The Dynamic Franz-Keldysh Effect

Supervisor: Dr Ben Murdin, Dr Steve Hughes


Major Aims:
To investigate what happens to an electron and hole pair are excited by an ultra-short pulse of ultra-high-intensity light. This project is of fundamental physics interest, but has applications to high-speed terahertz telecommunications.


Techniques used and source of expertise:
Infrared spectroscopy of semiconductors structures. Use of ultrafast lasers, including the Free-Electron Laser FELIX in the Netherlands.


In a semiconductor, when a photon of light is absorbed an electron is excited from the valence band to the conduction band leaving behind a hole. The electron orbits around the hole in exactly the same way an electron orbits around a proton in the hydrogen atom, except that the hole is much "lighter" than a proton.
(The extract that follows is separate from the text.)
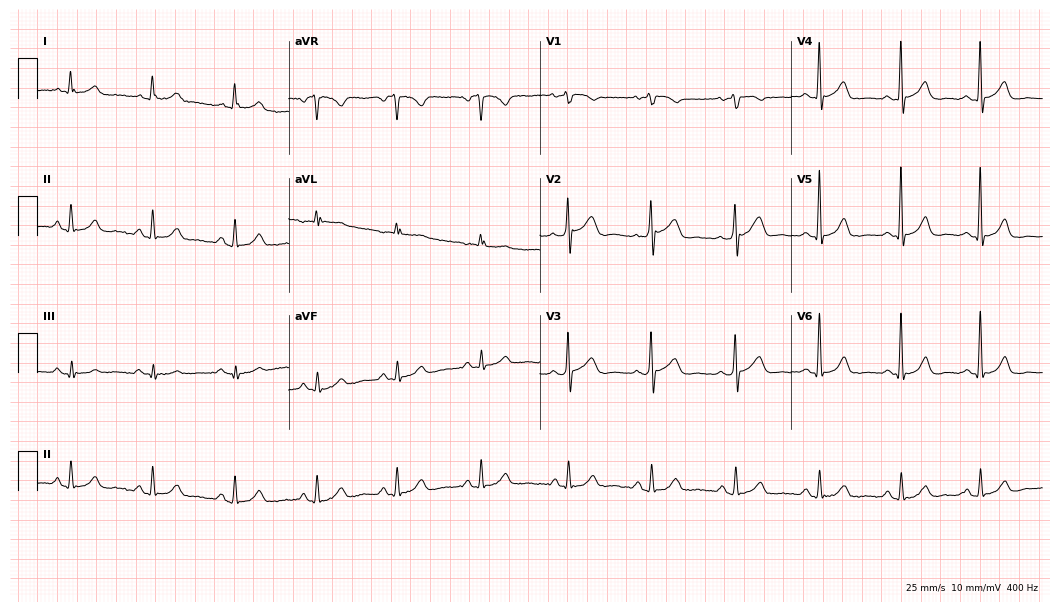
Standard 12-lead ECG recorded from a 70-year-old woman. Read as a normal ECG.

The orbiting electron/hole pair is called an "exciton". A growing field of interest in atomic physics is the behaviour of Rydberg (hydrogen-like) atoms under intense short pulses of an a.c. electric field (i.e. light), and it would be interesting to do the same in the semiconductor. The electric field will drive the electron and hole to and fro away from and then towards each other, and it has been predicted that strange excited states of the exciton will appear. Effectively the attraction of the charges (i.e. the Coulomb field) will be overcome by the external a.c. field, and rather than hydrogenic states the system will have "Floquet" states. We would like to show that such states can exist in semiconductors using a Free-Electron Laser FELIX as the source of the teraherz driving field.